The numerical values for the k and n0 parameters employed in this study have been previously used by Swanson et al and Rockne et al, respectively. As they are not fully established, variation of Vopt/V0 with respect to k and n0 was investigated while keeping the diffusion and anisotropy parameters constant as (D/ρ)opt and (D/D)opt. The model was robust with respect to k, as the cell concentration tends to be much smaller than k virtually everywhere in the brain except for the innermost parts of V0. The model was also robust with respect to n for V/V0, but affected the extent of furthermost spread.

Placement of n0 in the COM was made in the absence of obvious alternatives. Displacement of the starting voxel from the COM was investigated for few selected cases. As expected, the volume of V increased with displacement distance. The distance to the furthest voxel of V0 will increase with starting voxel displacement. Thus, V will need to grow larger to encompass V0.

The simulation halting condition and the volumes of V assumed a visibility threshold of HGG masses on T1 images of 8000 cells/mm3, as reported by Tracqui et al. Although the value of the visibility threshold affects the extension of tumor invasion, it does not affect the paths of invasion, which are dependent on the distribution of white matter. Pattern of failure was not available in this cohort, and thus could not be used to evaluate the visibility threshold value.

The findings in this study with respect to the CTV delineation can be summarized as follows:

The conventional CTV delineation misses tumor concentrations greater than 1 cell/mm3 in 84% of cases.

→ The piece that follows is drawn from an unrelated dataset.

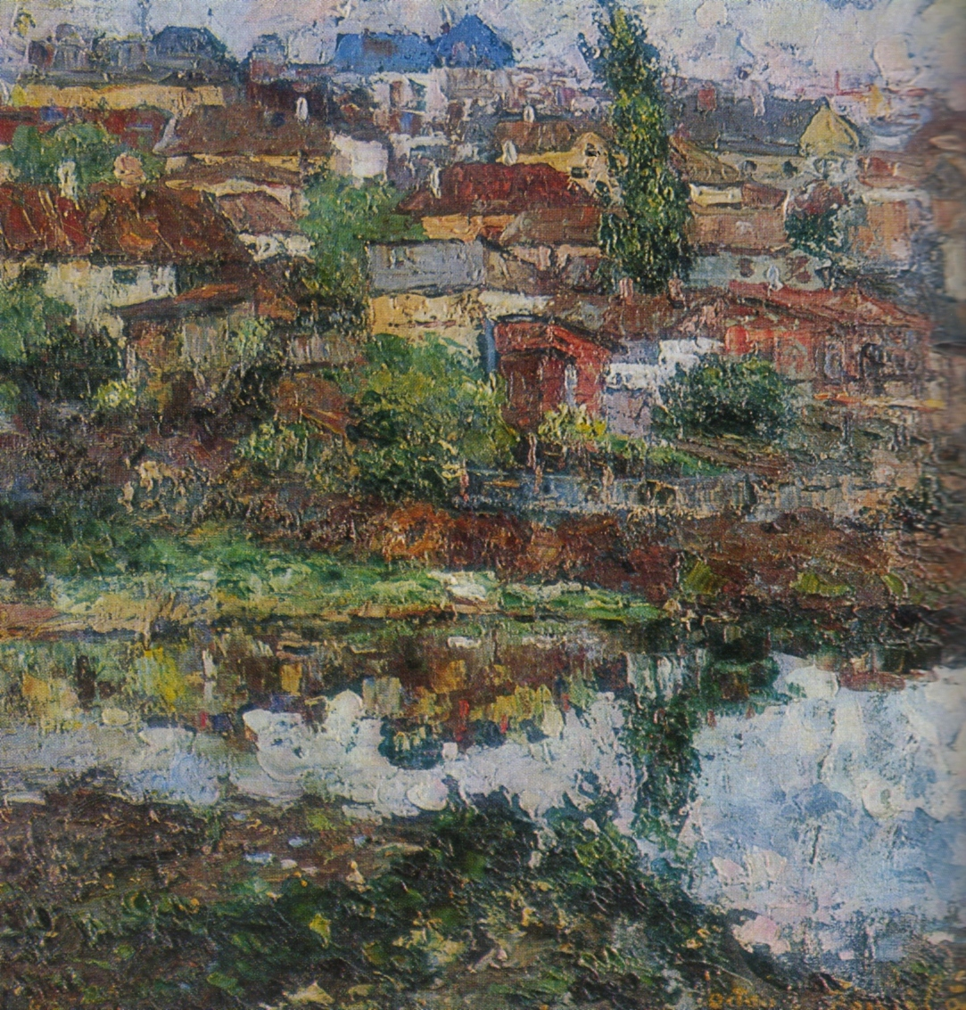 Mahalaua din Pacurari

For the remaining 16% of cases, the CTV delineation overextends into normal tissue.

The isotropic extension of the GTV does not render consistent information regarding the density of cells included in this conventionally contoured CTV because of the anisotropy of the predicted tumor invasion.

Very scarce data of the GBM tumor cell distribution in the brain are currently available, thus making a direct model validation not possible at this stage. However, if a large number of cases would become available, a tumor invasion model could be trained using AI methods. The model could then be indirectly verified by correlating model predictions with tumor recurrence or with treatment outcome. An AI-based model could also provide insight into the clinically relevant tumor cell concentration threshold, cenc, for delineating the CTV.

Conclusions

This study presents a model for HGG cell invasion in normal tissue and a methodology for investigating the agreement between the conventionally delineated CTV and the volume invaded by tumor cells. The standard CTV failed to encompass all voxels with tumor cell concentrations equal to or less than 1 cell/mm3 in 84% of the cases. Calculated Hausdorff distances between the CTV and the volume of tumor invasion indicated poor conformity due to the highly anisotropic pattern of invasion. The presented model may therefore be used in assisting the CTV delineation for HGGs with different levels of diffusivity and anisotropy.